Though the package quickly went into limbo, it must be hoped that Mr. Nitze and Moscow's Yuli Kvitsinsky will resume their efforts no less vigorously when negotiations begin again next week. As President Reagan said at a sudden news conference last Friday, arms control is ''the most important undertaking of our generation'' - and he probably couldn't help noticing various Democratic candidates for 1984 echoing such a conviction in California over the weekend. Yet the President and some of his civilian advisers are reported to see arms control more as a public relations objective than what the Pentagon's generals consider it to be: an advantage or even necessity for national security.
It is hard to imagine Mr. Nitze, from all his concern with strong defense, pursuing a proper arms control agreement for PR purposes. US security has been his aim. Evidently he saw how it could be fostered through an exploratory package on which he and his Soviet opposite number in Geneva could agree.
After that, both bargainers saw their superiors in White House and Kremlin throw cold water on their efforts. Outright rejection on Moscow's part may support the view that the package remained favorable to the US, even though it stepped back from President Reagan's zero-option proposal. (Zero option calls on Moscow to eliminate all missiles targeted on Europe in return for Washington's refraining from the deployment of new missiles in Europe scheduled to start this year.) The Nitze-Kvitsinsky package is believed to have included a reduction in Soviet SS-20s to a level to be matched by US weapons, with the US actually having more warheads. It also omitted French and British missiles from the limitation calculations, though Moscow has sought their inclusion.
That a Soviet negotiator was willing to take such a package home suggests that it was not wholly out of the question for further discussion.

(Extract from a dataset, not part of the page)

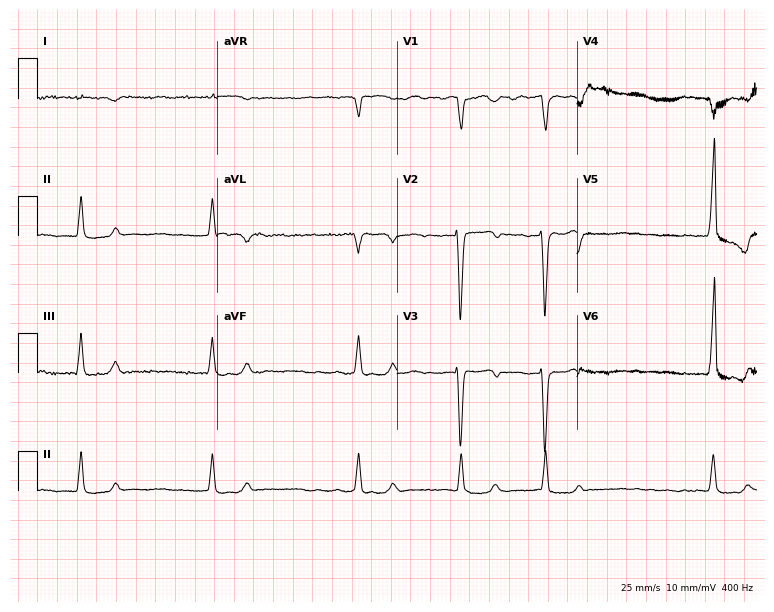
Standard 12-lead ECG recorded from a woman, 73 years old. None of these six findings is recorded: first-degree AV block, right bundle branch block, left bundle branch block, sinus bradycardia, atrial fibrillation, sinus tachycardia. Only these six findings were labelled.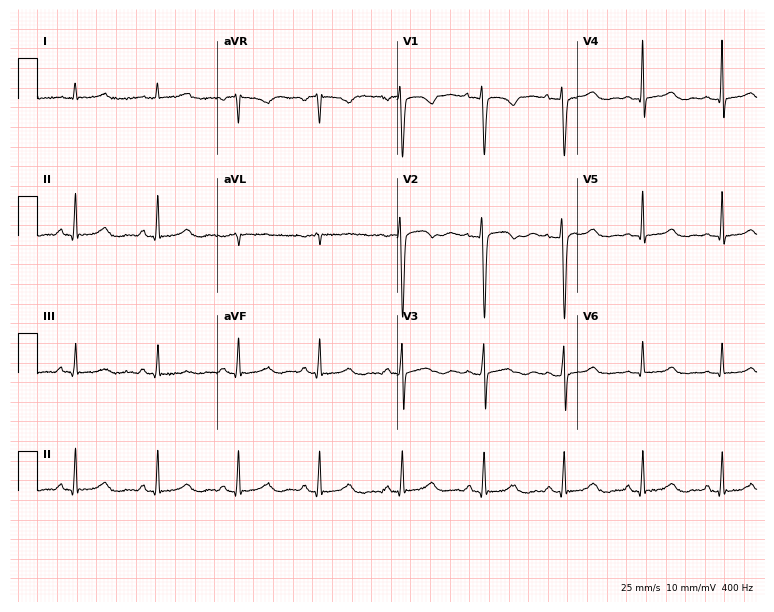
ECG — a female, 32 years old. Screened for six findings — first-degree AV block, right bundle branch block, left bundle branch block, sinus bradycardia, atrial fibrillation, sinus tachycardia — none is recorded.

Washington placed itself in a better position than Moscow by being willing to use the package in negotiations under certain conditions, even though some administration figures did not like it.
Mr. Reagan can prove what he said Friday, that his arms control operation is not in disarray, by giving every encouragement for progress not only to Mr. Nitze but to General Rowny in the START talks. The goal cannot be more advantage for one side than the other but rather a fair deal bolstering the peace and stability that enhance security for all.